Conclusion: Reinforcement-Learned Reasoning and the Future of Open-Source LLMs

DeepSeek-R1-Zero and DeepSeek-R1 demonstrate a sweeping shift in how we can train LLMs to reason:

R1-Zero proves that purely outcome-level rewards (code passes the tests, math answer matches) can spark surprisingly sophisticated chain-of-thought—even without curated data or a learned critic.
R1 takes that raw capability and polishes it via small SFT, multiple RL cycles, preference alignment, and final distillation into smaller models. The result is both top-notch reasoning and user-friendly answers.

GRPO is the linchpin making large-scale RL feasible without a separate value network, letting the model discover extended reasoning patterns to maximize correctness. From there, distillation compresses the best of R1 into smaller footprints—allowing even a 7B or 30B model to solve complex math or coding tasks once reserved for giant systems.

Key Takeaways

Cold-Start RL: You can skip supervised solutions entirely if your tasks have automated pass/fail checks; a “rookie” can become an expert purely via RL signals.
Emergent Reflection: Self-checking, multi-language reasoning, backtracking—these behaviors aren’t hand-coded, they follow from maximizing correct outcomes under GRPO.
Multi-Stage Refinement: Aligning a raw RL model for everyday usage (single language, clear chain-of-thought, helpfulness) requires carefully mixing supervised data and final RLHF steps.
Distillation: The real gift is packaging huge breakthroughs into more accessible models—so labs don’t need a 671B MoE to achieve advanced reasoning.

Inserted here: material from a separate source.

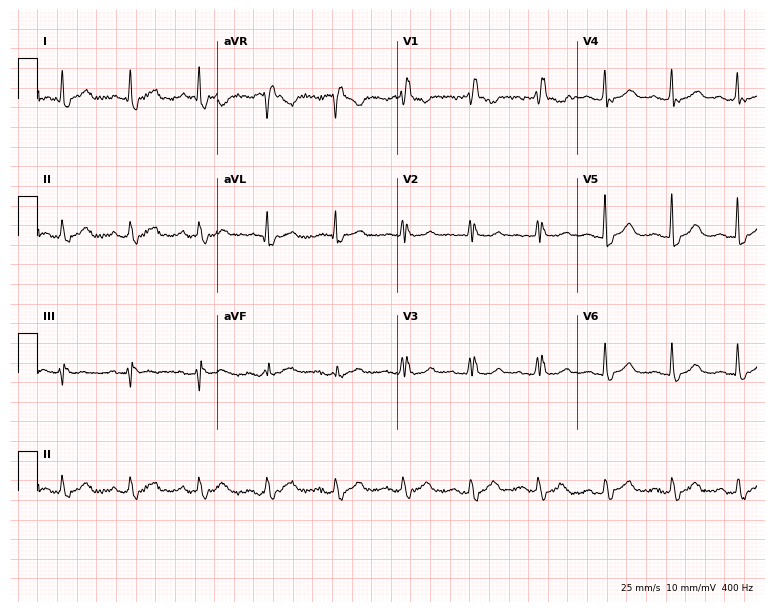
Resting 12-lead electrocardiogram (7.3-second recording at 400 Hz). Patient: a 60-year-old female. The tracing shows right bundle branch block.

DeepSeek shows that open-source LLM research can push the boundaries of how we teach models to think. By focusing on tasks with verifiable solutions, they sidestep massive manual annotation. By employing GRPO, they avoid training giant critics. By distilling, they spread the benefits of emergent reasoning to smaller architectures. From purely RL-driven “cold starts” to carefully curated final alignment, it’s a masterclass in engineering a new generation of “reasoning LLMs.”